Of all the naughty things they do, all big faeries can do a very evil deed—switch a human child with a faerie child. You might wonder why a faerie might do this. The answer is that the faerie child is usually deformed, sick or doesn’t have the normal powers of a faerie. On the other hand, the human child is exceedingly charming or will come to have a special talent in the future. This is why they switch children. The faerie child replaced with the human child is called a changeling. Usually, the change takes place before the christening of a child, so that the child won’t have any special protection from God.

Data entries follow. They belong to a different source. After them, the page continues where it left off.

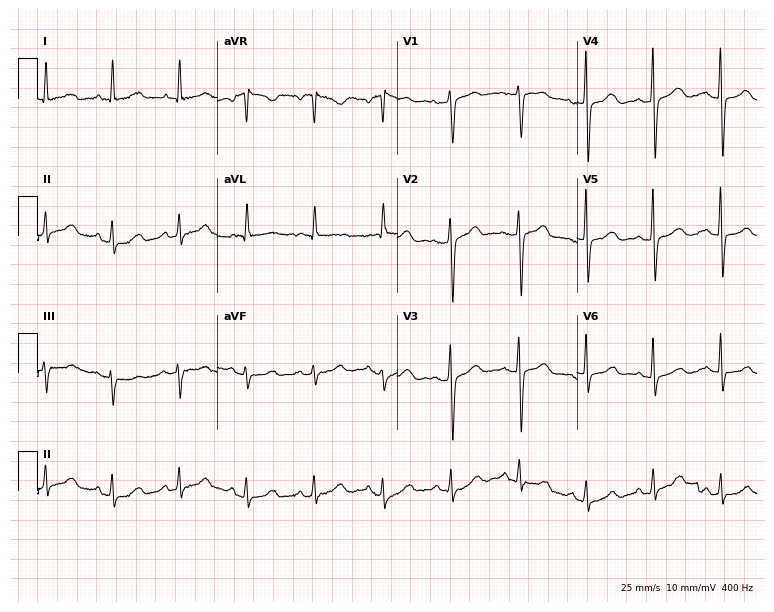
Resting 12-lead electrocardiogram (7.3-second recording at 400 Hz). Patient: a 60-year-old female. None of these six findings is recorded: first-degree AV block, right bundle branch block, left bundle branch block, sinus bradycardia, atrial fibrillation, sinus tachycardia. Only these six findings were labelled.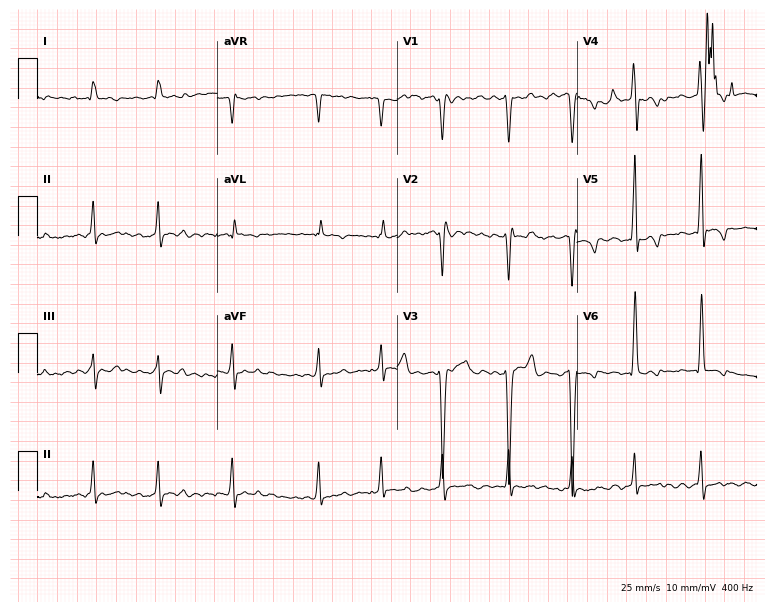
12-lead ECG from a man, 23 years old. Findings include atrial fibrillation.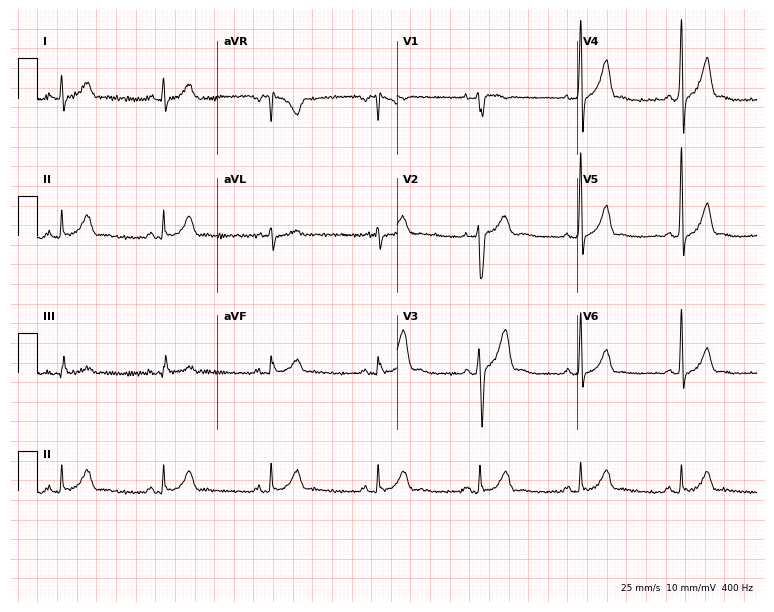
ECG — a male patient, 40 years old. Labelled as a normal ECG.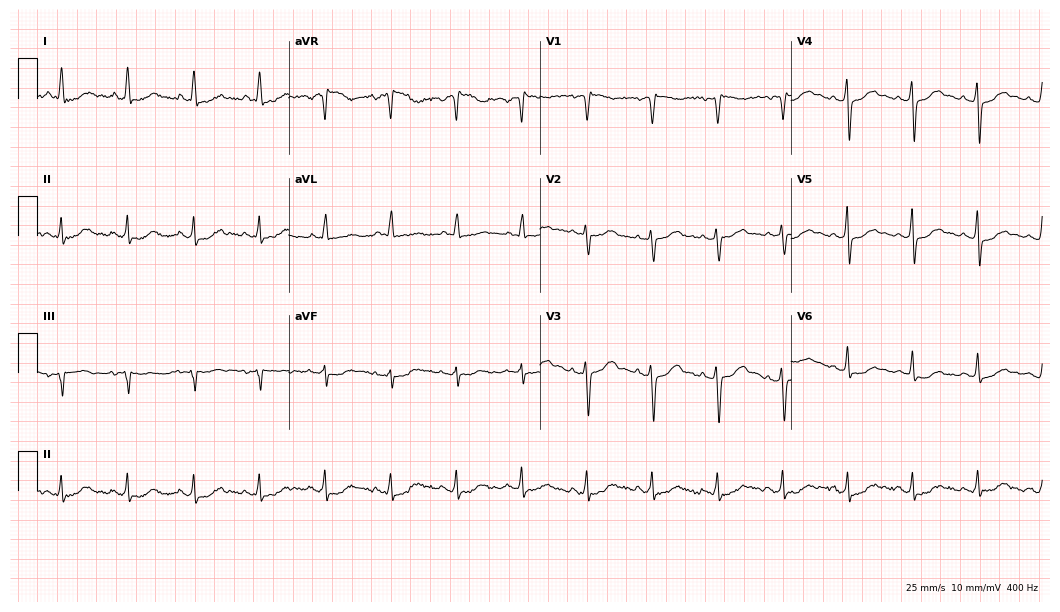
12-lead ECG from a female, 55 years old. Recorded interpretation: within normal limits.

So that the parents will not notice the change, the faeries will put a spell on the changeling. This spell is called Faerie Glamour. Faerie Glamour makes it possible for an object to look like another object. In this case, the spell will make the changeling look like the original child. More often than not, the spell is only temporary and will slowly wear off. However, if the spell does not wear off, the spell will last forever and the changeling will always look like the original child. Faerie Glamour is also used for quick transformation. For example, if a person suddenly came whilst a faerie was out, the faerie would quickly change into a bird and disappear from sight. Faerie Glamour is also used to change normal pebbles into gold coins for payment, only to return to its normal state a few hours or days later. Faeries also use this spell when they want to go to town to buy things. They make themselves look as if they are really human.

Some ways to differentiate a faerie from an actual human is that the faerie will wear out of date clothing and the speech will be stilted, old-fashioned or rhyming. Ways to know a changeling from a human child is that the changeling will like honey more than other children and the color of the eyes will constantly change. The changeling will hate anything made out iron, such as belts or horseshoes.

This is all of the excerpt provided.